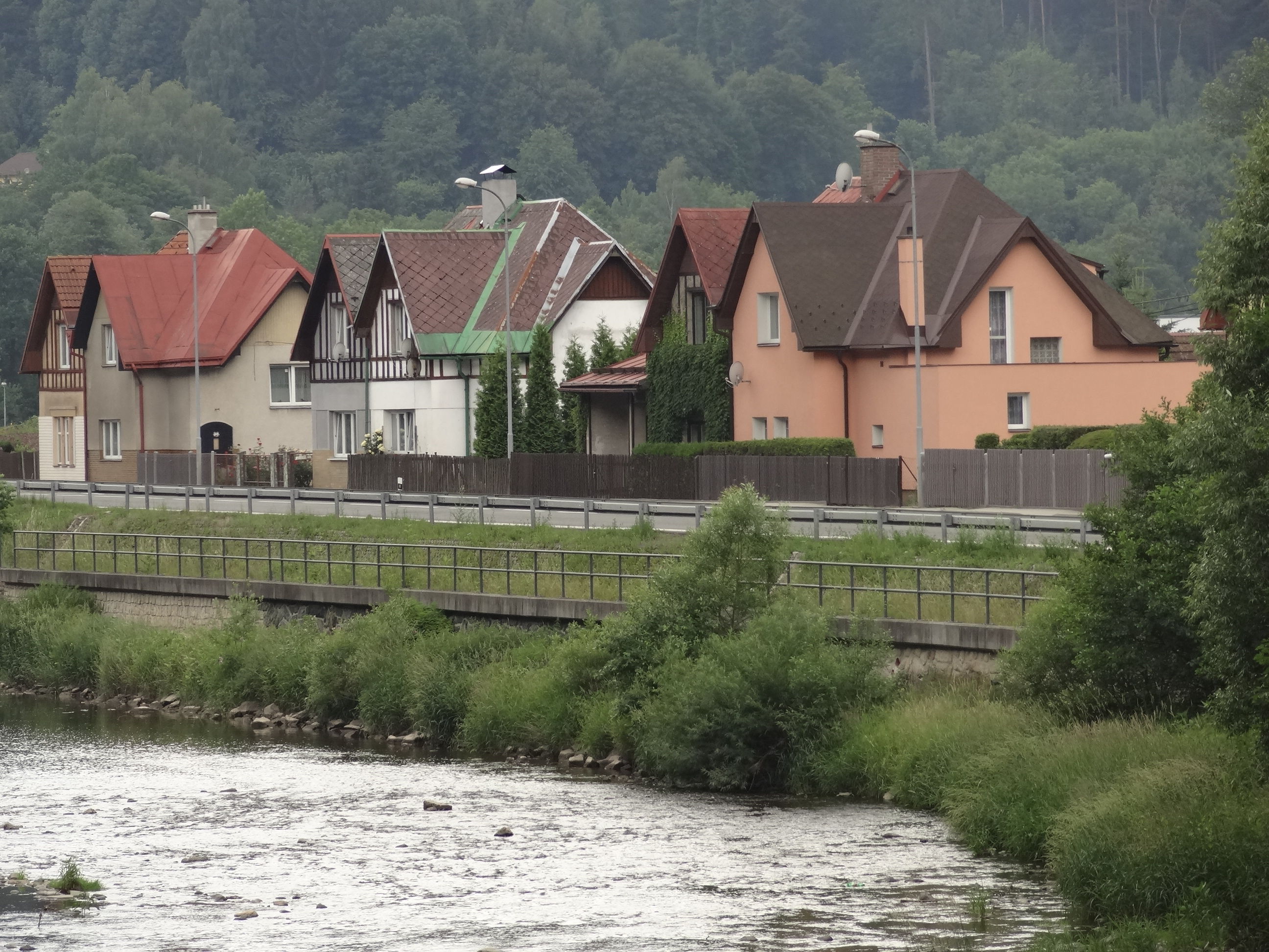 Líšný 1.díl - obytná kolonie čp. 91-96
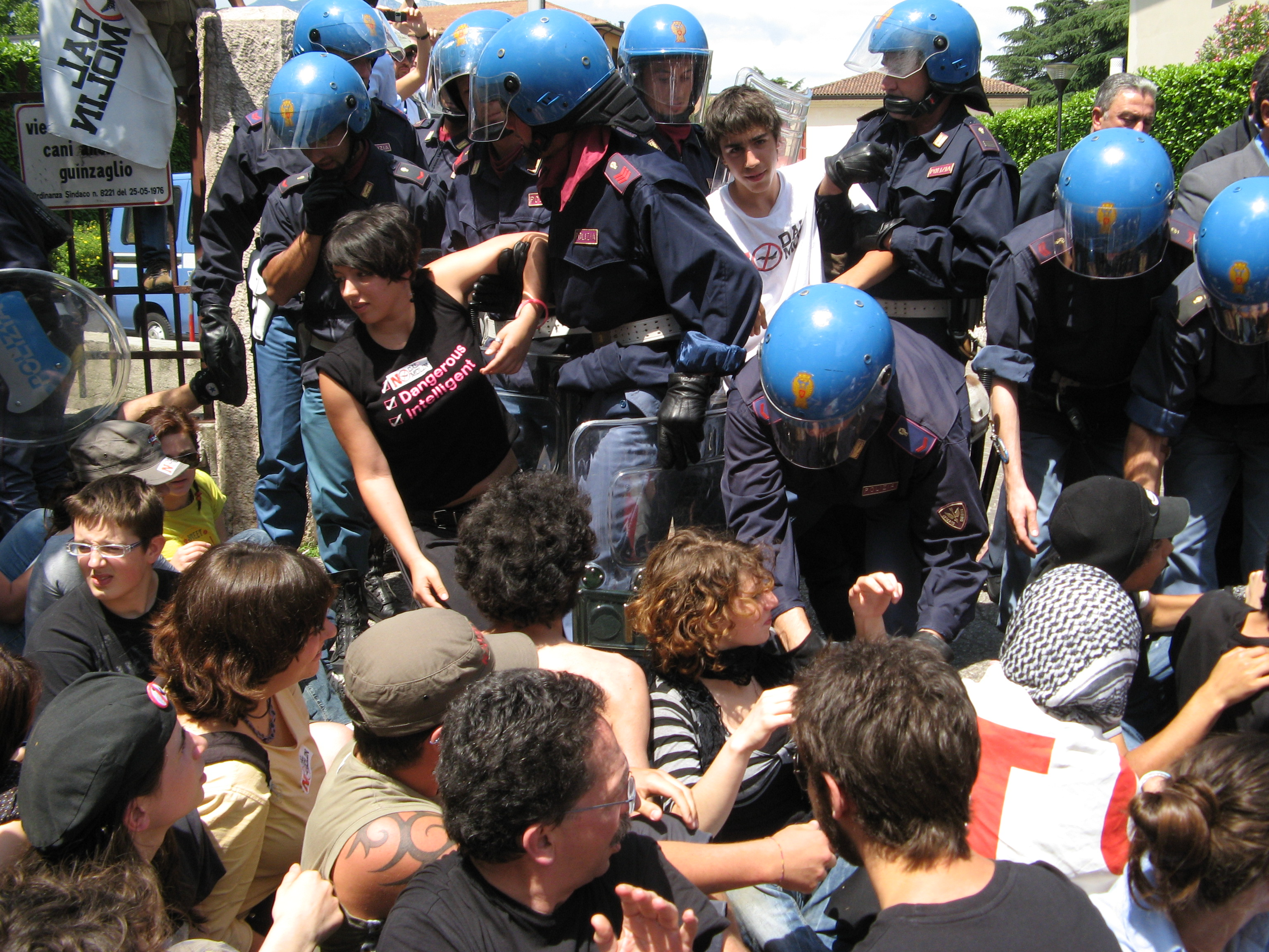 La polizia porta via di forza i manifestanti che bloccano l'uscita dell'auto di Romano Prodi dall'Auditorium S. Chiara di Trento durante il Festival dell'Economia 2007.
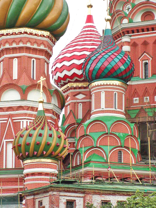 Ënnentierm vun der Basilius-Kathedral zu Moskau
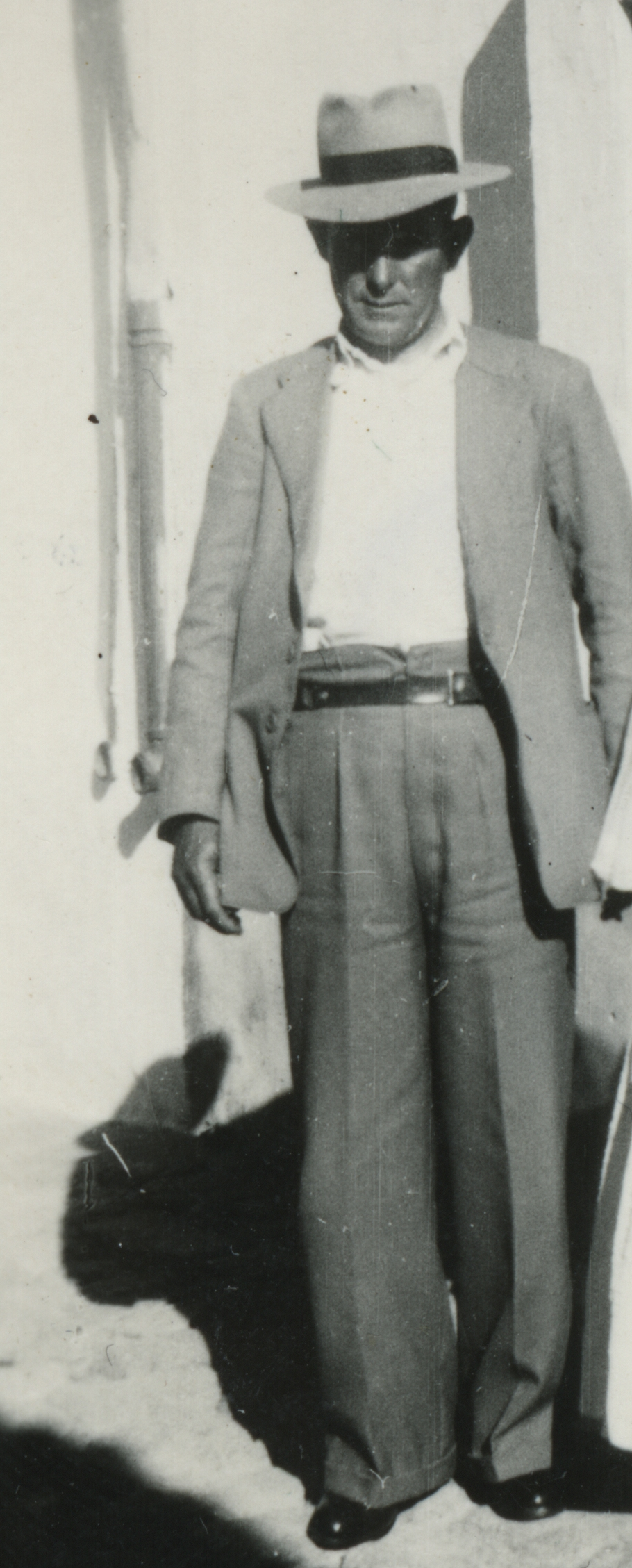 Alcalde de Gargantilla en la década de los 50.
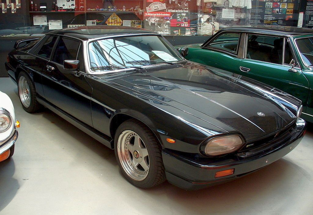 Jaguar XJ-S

#### WHAT THE TASK ASKS
Exactly the lines from the one with "Ënnentierm vun der" through the end of the entries above must be written out, and no pictures may be included.

#### RESPONSE
 Ënnentierm vun der Basilius-Kathedral zu Moskau
 Alcalde de Gargantilla en la década de los 50.
 Jaguar XJ-S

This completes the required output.